COPD: smoker; older; productive cough; SOB persistent and progressive; morning cough; responds better to anticholinergics
Asthma: younger; dry cough; Sx diurnal variation; wake at night wheeze/ SOB; dyspnea; atopy; fhx; responds better to bronchodilators + steroids
Otherwise asthma will respond (w over 400ml): bronchodilators/ pred; or will show serial peak flow measurements showing 20% or greater diurnal or day-to-day variability.
mx of COPD?
smoking cessation!
SABA + SAMA; ICS if asthmatic features;
PO steroids/ theophylline/ mucolytic/ prophylactic abx
Oxygen - careful of resp depression due to hypoxic drive;
ventilation
Pulmonary rehab and vaccines and education and follow ups
Surgery: lung vol reduction + transplant
What do you do in an exacerbation of COPD?
Exacerbation plan - eg abx and steroids
Exacerbations mx: CXR; ABG; ECG; sputum MCS; bld cultures;
How may you assess whether a COPD pt needs to go to hospital?
Does he feel able to cope at home?
How is his breathing: How does it sound - Is it shallow/ fast and needs lots of breaks when talking? Is this different to normal? Is there anything that makes you breathless today that didn’t yesterday?

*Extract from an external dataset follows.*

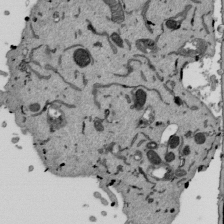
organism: Mouse
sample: ED-1 cell nuclei; centrioles

Is he stuck in bed or is he able to get up and about?
Does he use any home oxygen therapy?
Skin changes ? - Blue face or lips/ cold/ clammy
Does he sound confused/ feel confused?
Does he live alone?
Does he feel light headed/ lost consciousness?
Has he been going to the toilet? Are they drinking enough water?
haemoptysis?
What are the causes of dyspepsia?
GORD; dysmobility; peptic ulcer
What sx would you get with dysmobility and gastric ulcers that you wouldn’t with gord
ulcers (also have epigastric pain) or dysmobility (also get bloating, fullness, nausea)
What is barrett’s oesophagus?
metaplasia of the normally squamous lining of the lower esophagus to columnar epithelium caused by GORD.
RF for adenocarcinoma oesophagus
what are some causes of GORD?
Problems w lower sphincter: eg Hiatus hernia, nicotine
Oeseophageal factors: poor clearance; mucus sensitivity and resistance; less saliva
Abdo and gastric: posture; delayed gastric emptying; pregnancy; obesity
Hyperacidity: food; alcohol; rebound after PPI; hypercalcaemia; zollinger-ellison
Genetics + age
What are red flags alongside GORD?
>55 with unexplained wt loss >55 + raised platelets Any age with dysphagia early satiety (malignancy) GI bleed eg anaemia; malaenia; haemoptysis
What lifestyle advice should be given to someone with GORD?
avoid smoking, coffee, alcohol, fatty food, choc, meals 3 hrs before bed
Stop these meds if poss: calcium antagonists; nitrates; theophyllines; bisphosphonates; corticosteroids; NSAIDs
What meds are used for GORD?
antacid + alginate - gaviscon ->
PPI eg omeprazole ->
H2 antagonist
What are the tests for H. Pylori (cause of gastritis)
stool antigen or carbon-13 urea breath test.